WHAT THE EXERCISE ASKS:
What is needed is a verbatim copy of the data, minus the pictures.

Dataset excerpts:

Segment Open

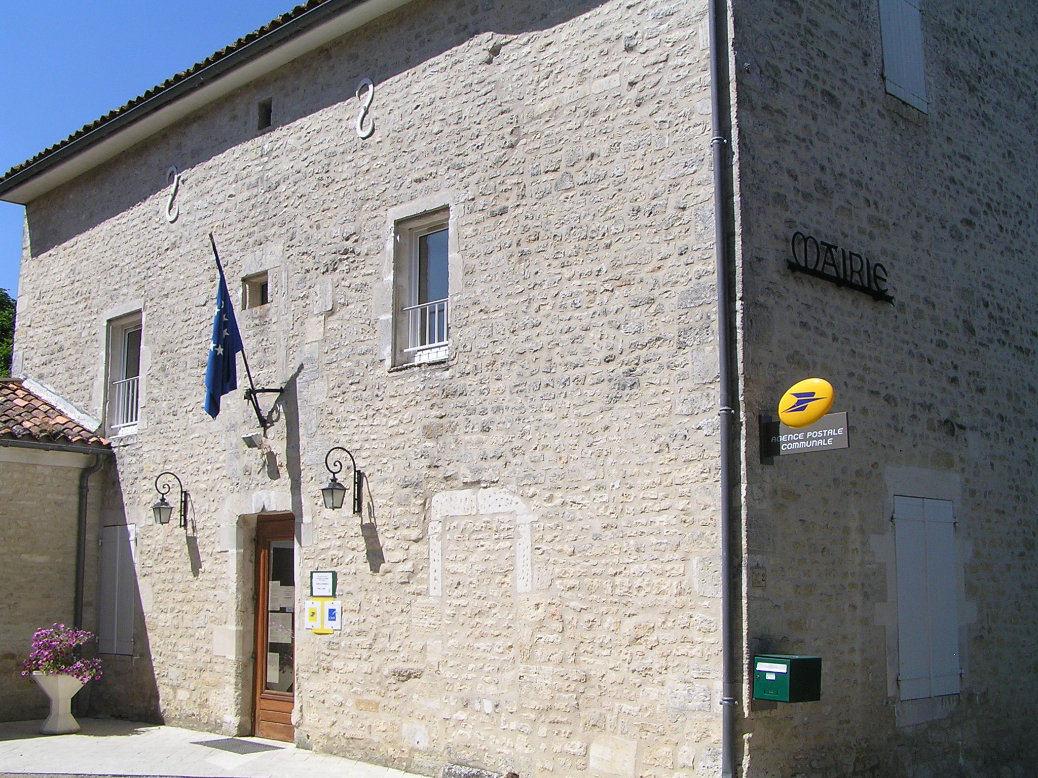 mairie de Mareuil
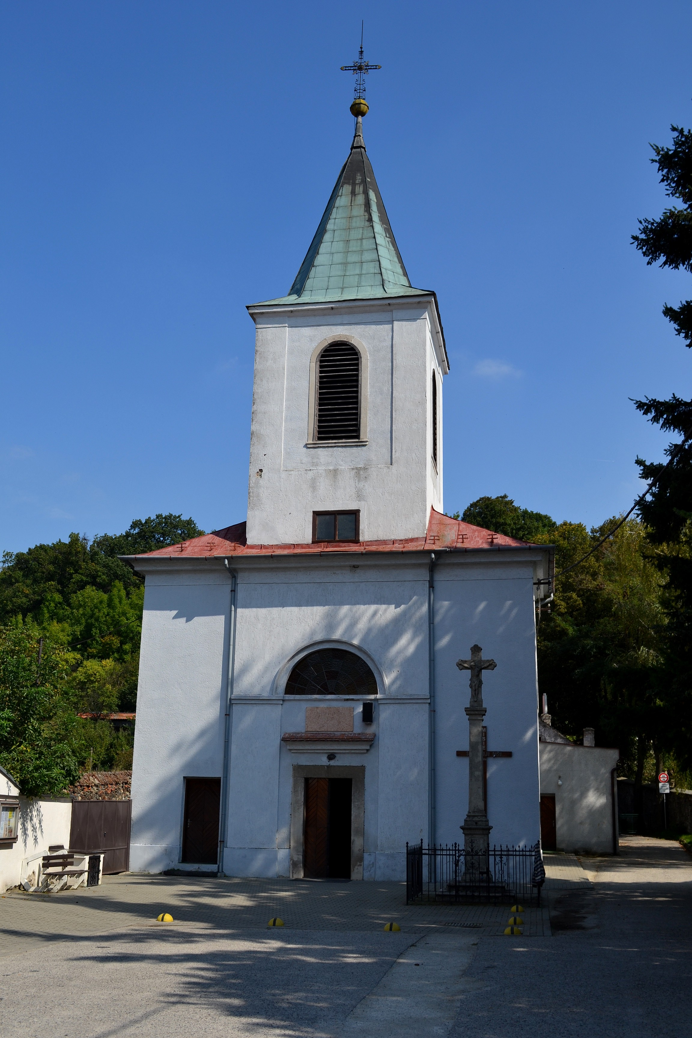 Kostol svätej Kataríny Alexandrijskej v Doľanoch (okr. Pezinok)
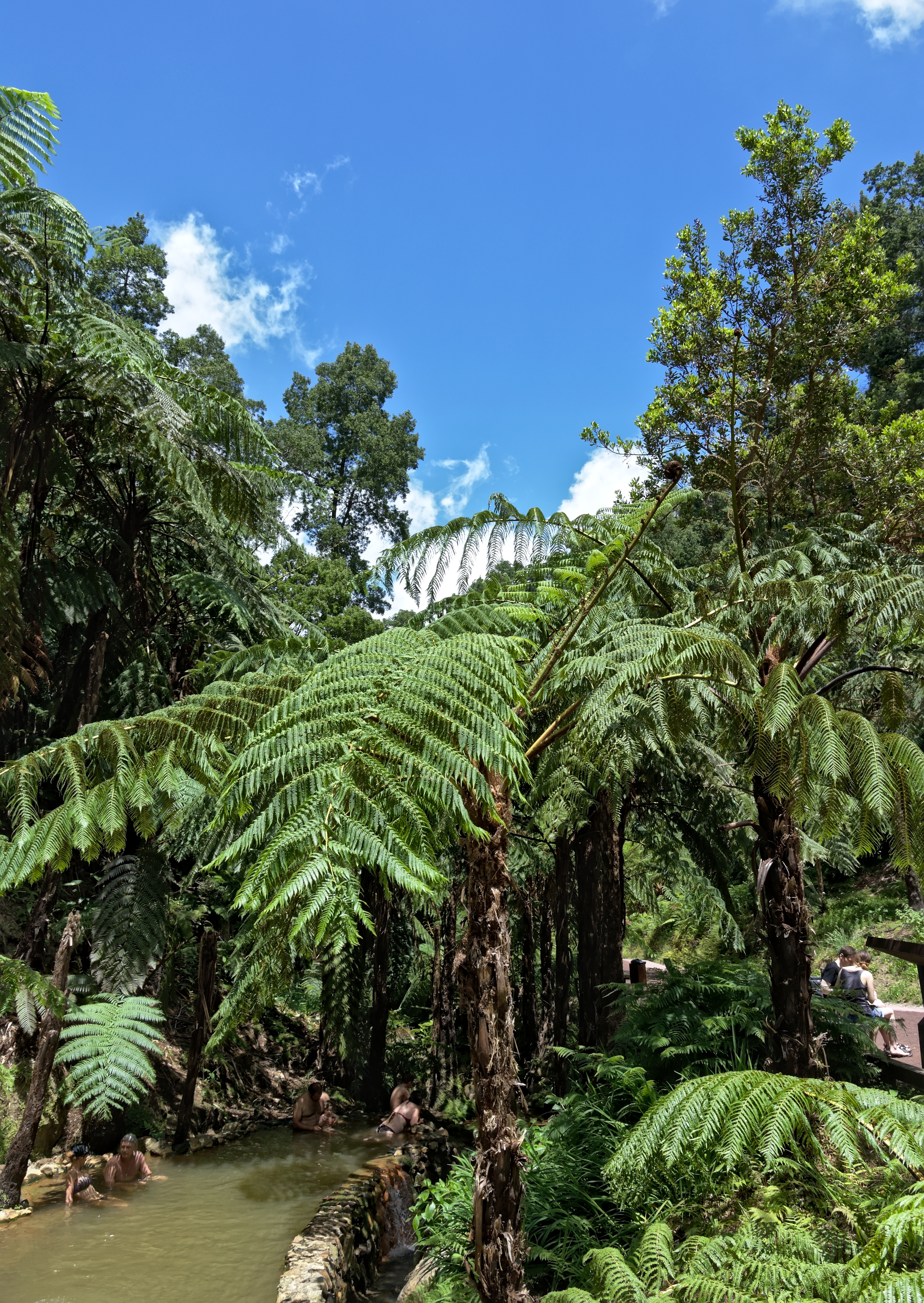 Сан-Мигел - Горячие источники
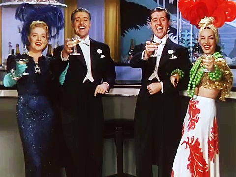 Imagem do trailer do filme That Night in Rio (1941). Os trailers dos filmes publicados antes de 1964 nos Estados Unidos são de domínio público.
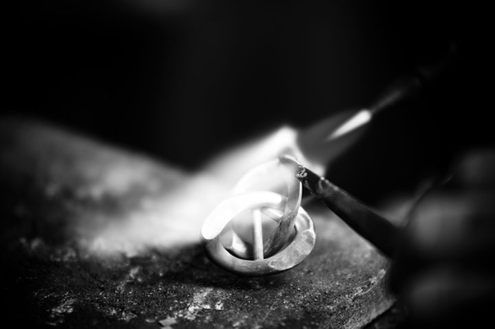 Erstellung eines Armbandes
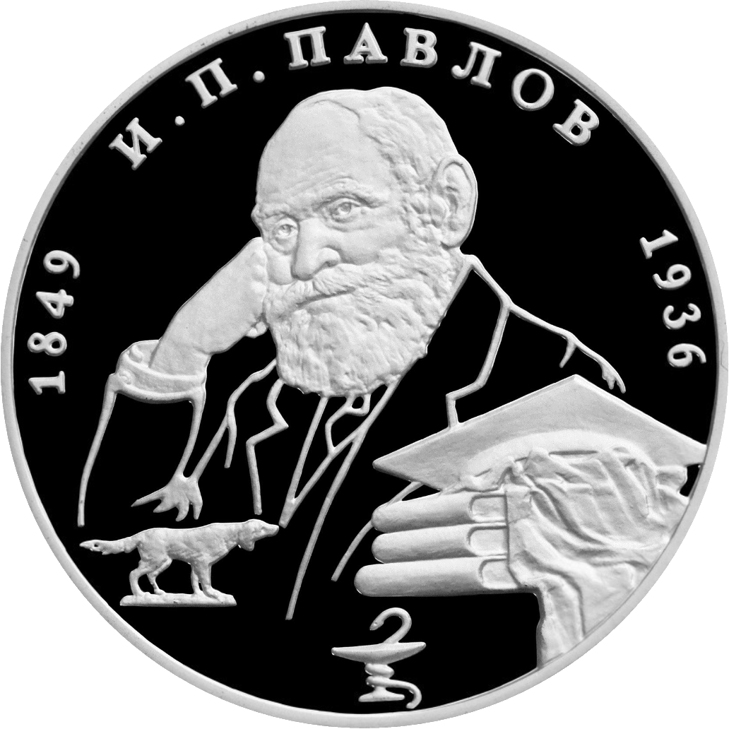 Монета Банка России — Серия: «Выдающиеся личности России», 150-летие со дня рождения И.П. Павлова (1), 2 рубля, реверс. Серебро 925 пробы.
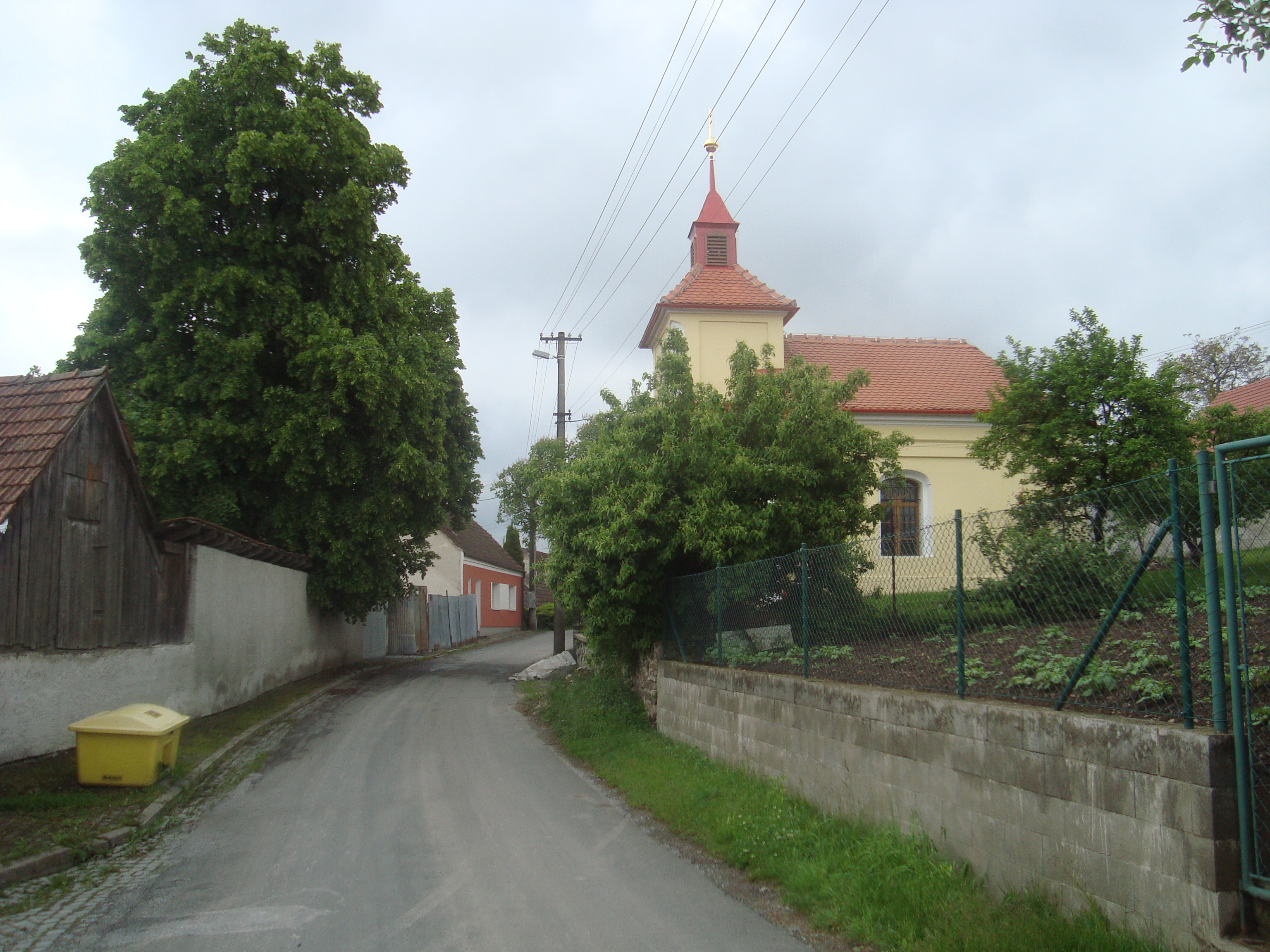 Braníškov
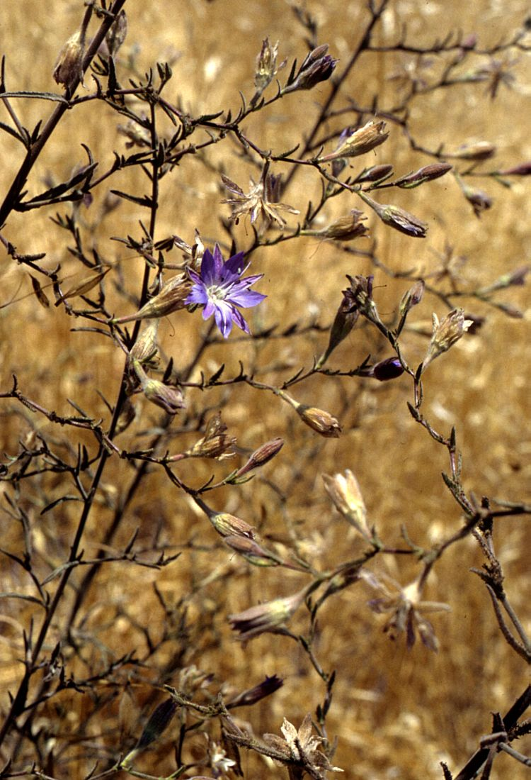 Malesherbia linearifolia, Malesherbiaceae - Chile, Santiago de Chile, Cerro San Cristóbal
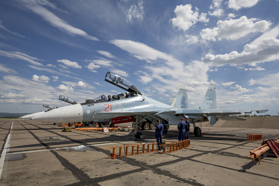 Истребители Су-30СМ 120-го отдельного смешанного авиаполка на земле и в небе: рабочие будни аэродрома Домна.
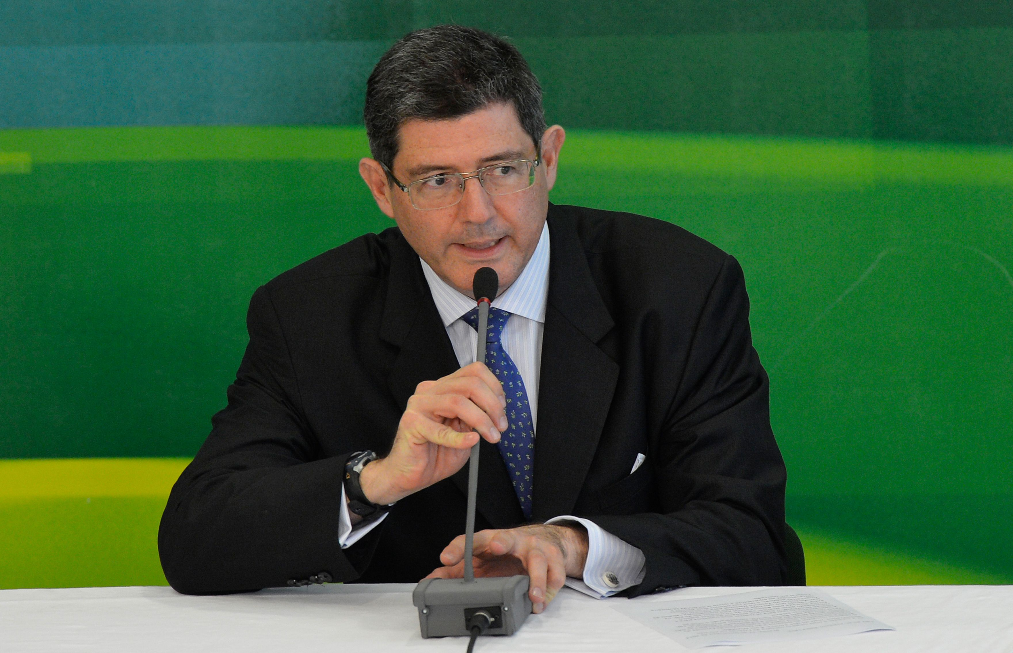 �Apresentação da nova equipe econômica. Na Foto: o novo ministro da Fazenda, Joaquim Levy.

Segment Closed

OUTPUT FOR THIS TASK:
 mairie de Mareuil
 Kostol svätej Kataríny Alexandrijskej v Doľanoch (okr. Pezinok)
 Сан-Мигел - Горячие источники
 Imagem do trailer do filme That Night in Rio (1941). Os trailers dos filmes publicados antes de 1964 nos Estados Unidos são de domínio público.
 Erstellung eines Armbandes
 Монета Банка России — Серия: «Выдающиеся личности России», 150-летие со дня рождения И.П. Павлова (1), 2 рубля, реверс. Серебро 925 пробы.
 Braníškov
 Malesherbia linearifolia, Malesherbiaceae - Chile, Santiago de Chile, Cerro San Cristóbal
 Истребители Су-30СМ 120-го отдельного смешанного авиаполка на земле и в небе: рабочие будни аэродрома Домна.
 �Apresentação da nova equipe econômica. Na Foto: o novo ministro da Fazenda, Joaquim Levy.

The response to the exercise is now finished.